If you’ve already missed two days at the gym and the wine bottle is calling your name even though you promised yourself a Dry January, you may be feeling a little blue. Cheer up! I’ve got just the New Year’s resolution to get you back on track.
It won’t help you lose weight or get your body beach-ready, but it will improve your website’s marketing effectiveness. Though you should be doing many of these things as part of your regular digital marketing work week in and week out, the new year is a great time to take stock and make sure you’re on the right track for success in the 12 months ahead. Here’s how:
Knowing where you’ve been won’t necessarily help you know where to go, but it will help you know how you’ve gotten this far. Start by checking your analytics data for patterns. Are there site sections or types of content that have seen increased popularity or steep drops in consumption? Has your mobile audience grown significantly over the past year?
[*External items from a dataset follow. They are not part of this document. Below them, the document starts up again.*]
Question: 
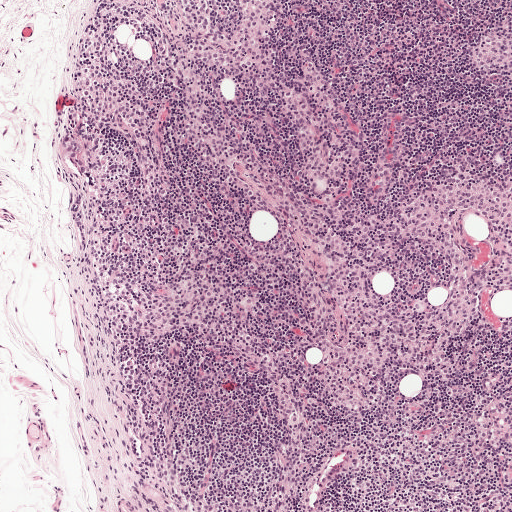
Which magnification is this H&E lymph node field most likely shown at?

Choices:
 (A) about 5×
 (B) about 40×
 (C) about 10×
 (D) about 20×
 (E) about 2.5×

Answer: (A) about 5×
A 1-mm field of an H&E-stained sentinel lymph node from a breast-cancer patient (whole-slide image), shown at about 5×, about 1.9 µm per pixel.
The outlined metastatic tumour's edge, as a closed clockwise path of 10 points: (70, 130), (77, 132), (84, 140), (83, 156), (87, 170), (82, 173), (64, 160), (57, 147), (58, 139), (63, 133).
The annotated tumour makes up under 5% of the crop.
Question: 
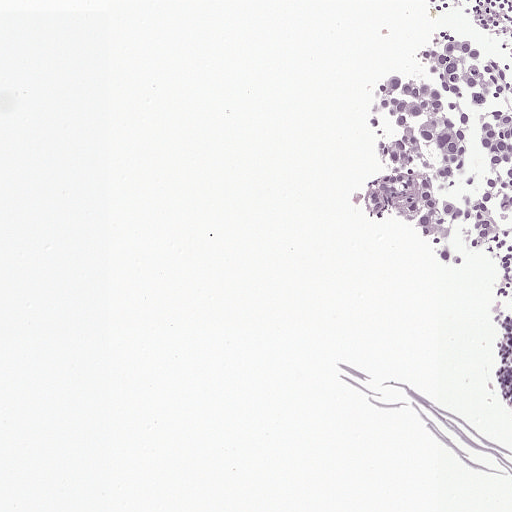
Which magnification is this H&E lymph node field most likely shown at?

Choices:
 (A) about 5×
 (B) about 40×
 (C) about 20×
 (D) about 2.5×
 (E) about 10×

Answer: (E) about 10×
A 0.5-mm field of an H&E-stained sentinel lymph node from a breast-cancer patient (whole-slide image), shown at about 10×, about 0.97 µm per pixel.
The outlined metastatic tumour's edge, as a closed clockwise path of 14 points: (446, 36), (467, 41), (511, 89), (511, 246), (465, 269), (423, 258), (406, 244), (399, 222), (356, 214), (368, 170), (367, 104), (376, 82), (413, 63), (423, 45).
About 10% of this field is tumour.
Question: 
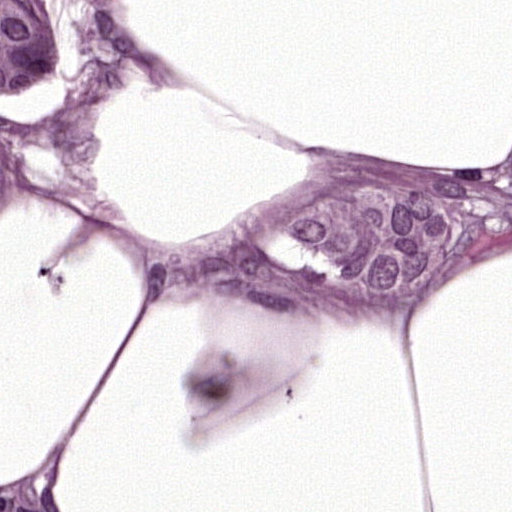
Which magnification is this H&E lymph node field most likely shown at?

Choices:
 (A) about 20×
 (B) about 2.5×
 (C) about 10×
 (D) about 40×
 (E) about 5×

Answer: (D) about 40×
This is a crop of a whole-slide image: an H&E-stained breast-cancer sentinel lymph node section at roughly 40× magnification (about 0.24 µm per pixel; the crop spans about 0.12 mm).
Outlines of two tumour regions, largest first (closed clockwise paths, crop pixels): region 1: (411, 186), (438, 201), (460, 224), (456, 255), (434, 276), (403, 284), (372, 284), (283, 244), (257, 226), (347, 195); region 2: (0, 0), (11, 0), (30, 16), (52, 61), (45, 97), (0, 98).
About 5% of this field is tumour.
Question: 
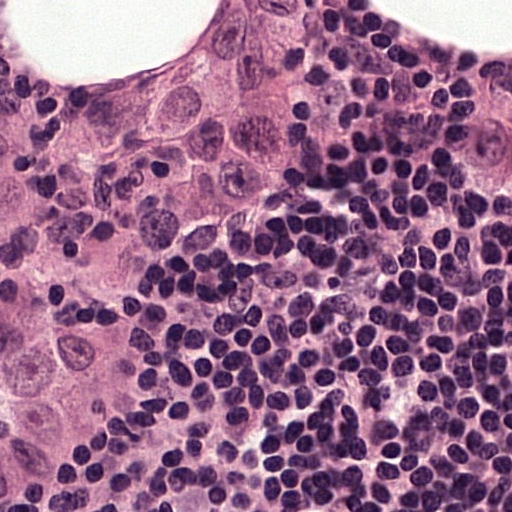
Which magnification is this H&E lymph node field most likely shown at?

Choices:
 (A) about 5×
 (B) about 20×
 (C) about 2.5×
 (D) about 10×
 (E) about 40×

Answer: (E) about 40×
H&E-stained section of a sentinel lymph node (breast cancer), from a whole-slide image, viewed at about 40×: the field is about 0.12 mm across, about 0.24 µm per pixel.
Two metastatic tumour regions, each outlined as a closed clockwise path in crop pixels (x, y), largest first: region 1: (168, 0), (333, 0), (333, 86), (316, 145), (152, 350), (125, 454), (89, 509), (0, 511), (0, 27), (21, 72), (84, 72), (125, 59); region 2: (511, 54), (511, 177), (498, 168), (489, 168), (484, 159), (466, 154), (461, 145), (452, 145), (452, 141), (443, 136), (443, 131), (430, 122), (430, 86), (434, 86), (434, 81), (452, 72), (480, 72), (484, 63), (502, 63).
Two more small tumour pieces are annotated here but not outlined.
Tumour covers about 45% of the frame.

Do your engagement stats compare well from mobile to desktop?
Tracking data points like these will help you understand where your website is excelling and where it needs more help.
Don’t forget the technical side of things. Page loading times are a critical factor in user experience and in search engine visibility. An annual audit can keep bloat at bay.
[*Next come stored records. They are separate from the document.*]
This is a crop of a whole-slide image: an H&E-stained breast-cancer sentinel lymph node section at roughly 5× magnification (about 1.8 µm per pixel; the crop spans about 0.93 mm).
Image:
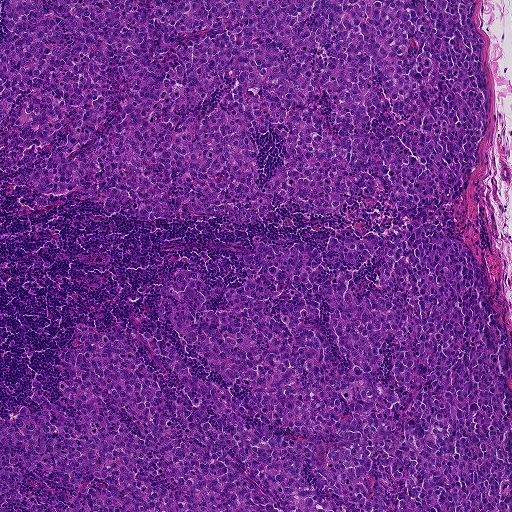
Question:
Trace the edge of each tumour region in this crop, as (x, y) points from 0 to 511.
Answer:
Metastatic tumour outline, simplified to 36 points and listed clockwise in crop pixels (x, y): (4, 0), (479, 2), (490, 119), (448, 204), (511, 333), (511, 511), (0, 507), (0, 417), (44, 408), (33, 380), (70, 416), (81, 323), (133, 333), (179, 403), (142, 332), (243, 401), (157, 313), (185, 270), (232, 308), (212, 287), (257, 234), (321, 255), (302, 322), (346, 372), (321, 283), (391, 296), (384, 256), (336, 269), (330, 237), (406, 228), (378, 184), (243, 222), (40, 192), (64, 123), (24, 163), (0, 45).
Tumour covers about 80% of the frame.
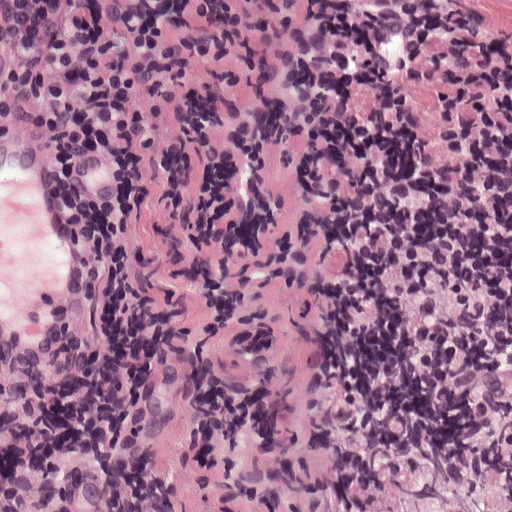
This is a crop of a whole-slide image: an H&E-stained breast-cancer sentinel lymph node section at roughly 20× magnification (about 0.49 µm per pixel; the crop spans about 0.25 mm).
Outlines of two tumour regions, largest first (closed clockwise paths, crop pixels): region 1: (0, 101), (34, 108), (101, 238), (73, 356), (44, 400), (0, 404); region 2: (418, 0), (511, 0), (511, 14), (484, 14).
About 10% of the image area is annotated as tumour.

Contrary to the beliefs of many, bigger isn’t always better. As with your code base, your content library can become too large to be effective. You’re better off with fewer pages that are all top performers than a vast trove of mediocrity. Prune content based on the analytics review above and on what you’re hearing from your prospects and client-facing staff.
Spruce Up Old Content
Some old content may not need to be tossed entirely. Revising it, as publishers and authors do with some books, can bring new relevance — and marketing value — to the same content.
Landing Page Review
Not everyone comes in through the front door any more. In fact, if organic search is a big part of your traffic referrals, most visitors are likely coming in elsewhere. Make sure those landing pages, whether they are landing pages by design or by default, are built to encourage action.
Speaking of which, review your calls to action. Is it clear what action you want your visitor to take? If too many CTAs make sense for a page, the page may not be targeted tightly enough.
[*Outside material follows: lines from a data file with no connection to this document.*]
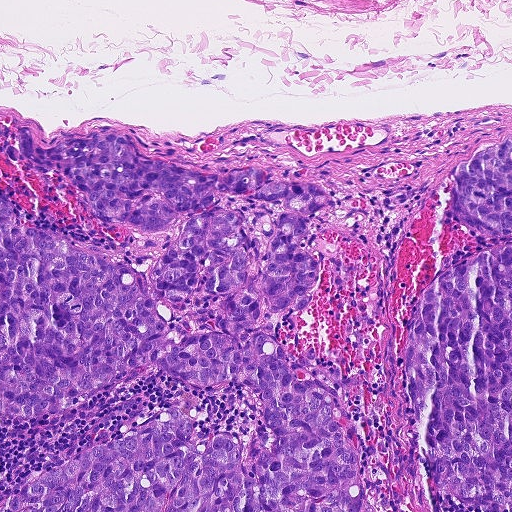
A 0.46-mm field of an H&E-stained sentinel lymph node from a breast-cancer patient (whole-slide image), shown at about 10×, about 0.9 µm per pixel.
Three metastatic tumour regions, each outlined as a closed clockwise path in crop pixels (x, y), largest first: region 1: (17, 129), (54, 147), (117, 134), (330, 196), (298, 242), (319, 282), (277, 328), (342, 400), (375, 511), (0, 511), (173, 410), (246, 456), (272, 440), (258, 394), (196, 392), (157, 366), (57, 415), (8, 415), (0, 197), (133, 266), (180, 230), (98, 219), (69, 178), (8, 158); region 2: (509, 242), (511, 507), (476, 511), (447, 492), (426, 454), (424, 426), (432, 390), (414, 428), (402, 361), (426, 287), (471, 256); region 3: (511, 138), (511, 232), (484, 234), (471, 232), (460, 225), (452, 214), (452, 172), (462, 161), (473, 154).
The annotated tumour makes up about 45% of the crop.
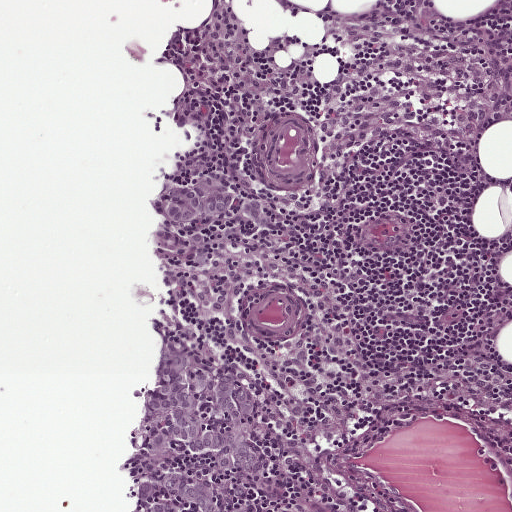
A 0.5-mm field of an H&E-stained sentinel lymph node from a breast-cancer patient (whole-slide image), shown at about 10×, about 0.97 µm per pixel.
Outlines of four tumour regions, largest first (closed clockwise paths, crop pixels): region 1: (176, 350), (208, 374), (234, 378), (252, 398), (256, 410), (250, 436), (262, 459), (262, 475), (224, 469), (220, 452), (194, 450), (174, 438), (160, 448), (146, 449), (140, 442), (174, 426), (166, 410), (141, 407), (131, 398), (140, 386), (156, 384), (164, 351); region 2: (208, 173), (220, 174), (231, 182), (235, 194), (230, 206), (214, 216), (199, 214), (189, 222), (174, 222), (165, 211), (165, 195), (179, 188), (200, 183); region 3: (164, 471), (178, 471), (189, 478), (215, 502), (217, 509), (217, 511), (211, 511), (194, 502), (180, 500), (169, 495), (164, 483); region 4: (143, 481), (150, 482), (154, 490), (151, 497), (139, 501), (138, 510), (163, 499), (171, 511), (130, 511), (134, 504), (138, 490).
Three more small tumour pieces are annotated here but not outlined.
About 5% of this field is tumour.

Landing pages are also definitely an area where A/B and multivariate testing is a must. Small changes can make a big difference in your conversion rates.
Bonus – User Testing
If you’re really feeling ambitious, you can engage in end user testing on your site. This isn’t the functional testing that’s done during development to make sure that everything works as it’s supposed to. It’s testing designed to check that your audience can find the content they’re after, engage with it as you intend, and get the value out of your site that will keep them coming back until they’re ready to become a client.